Most of us slip into predictable traps:


  • Overcomplicating language. Dense phrasing is a killer of mood, joy and clarity. It does nothing else but to signals insecurity. Most politicians communicate at an 8 grader level, and the people understand and align with their views. Why don't we do the same?


  • Tone mismatch. A public consultation written like a specification alienates. A report written like a press release sounds unserious. And I had a steep learning curve during my public consultation days. I would recommend this to a lot of architects to try. Go do public consultation and learn from that as much as you can.


  • Cultural blindness. Words shift meaning by audience and geography. “Neutral palette” reads as calm in London and sterile in Dubai.


  • Neglecting feedback. We test daylight factors but rarely test comprehension.


These are design errors, not linguistic ones.



When Language Shapes Outcomes


A small shift in phrasing can alter outcomes entirely.


Two teams pitch for the same housing site.


  • Team A describes “cost-efficient modular housing.”

  • Team B presents “adaptable housing for evolving communities.”


Same system. Different story.

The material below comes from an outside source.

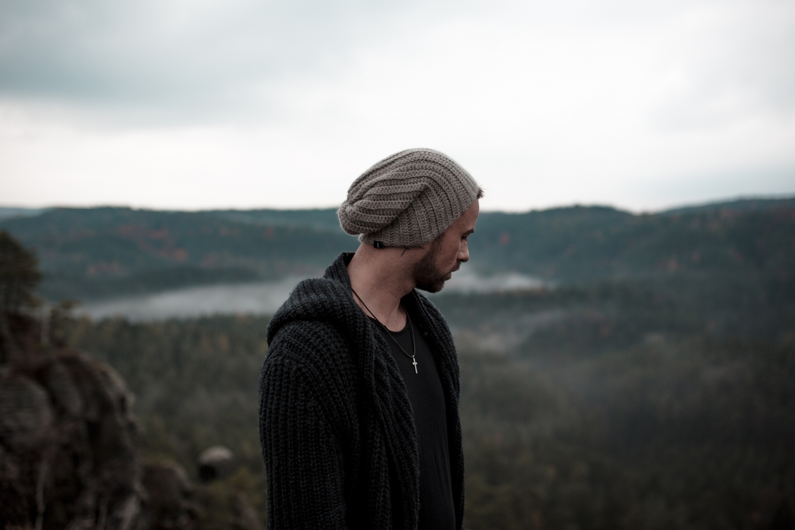 Pressefoto von Joel Brandenstein

One frames economy, the other frames empathy.


A 2023 Building Design survey found that “clarity of communication” ranked higher than portfolio depth in client decision-making. That’s language outperforming reputation.


The tech world learned this decades ago. Apple doesn’t advertise “advanced processors”; it promises products that “just work.” Architects can do the same: a building that “gives back more than it takes” says more than “achieves carbon negativity.”


Both are accurate. Only one is memorable.



The Strategic Edge of Clarity


In behavioural economics, processing fluency describes how easily something is understood and how that ease increases trust. When our proposals read clearly, clients perceive them as more feasible.


A 2019 Journal of Business Research study showed that clarity in service design documentation boosted stakeholder confidence by 37%. The same logic applies to architecture. Clear communication reduces perceived risk, which is exactly what every client, developer, and funder wants.


Clarity, in other words, compounds value.



Turning Words into Practice Infrastructure


Most practices treat writing as a final polish. The better ones design with it from the start.


  • Collaborate with writers early. They’re not there to decorate; they’re there to structure thought.

  • Build a language library. Keep phrases that worked with past clients; reuse them as calibration tools.

  • Test wording. “Community hub” vs “neighbourhood commons” can change engagement levels.

  • Train linguistic empathy. During reviews, ask: Would someone outside the studio understand this sentence?


Language is structure.



The Subtle Power of Saying It Right


Every project tells a story. The only question is whether we’re telling it consciously or by accident.


Language is the medium that connects the idea in the architect’s head to the image in someone else’s mind. It’s what turns geometry into conviction.


And when done well, it’s what gets the project built.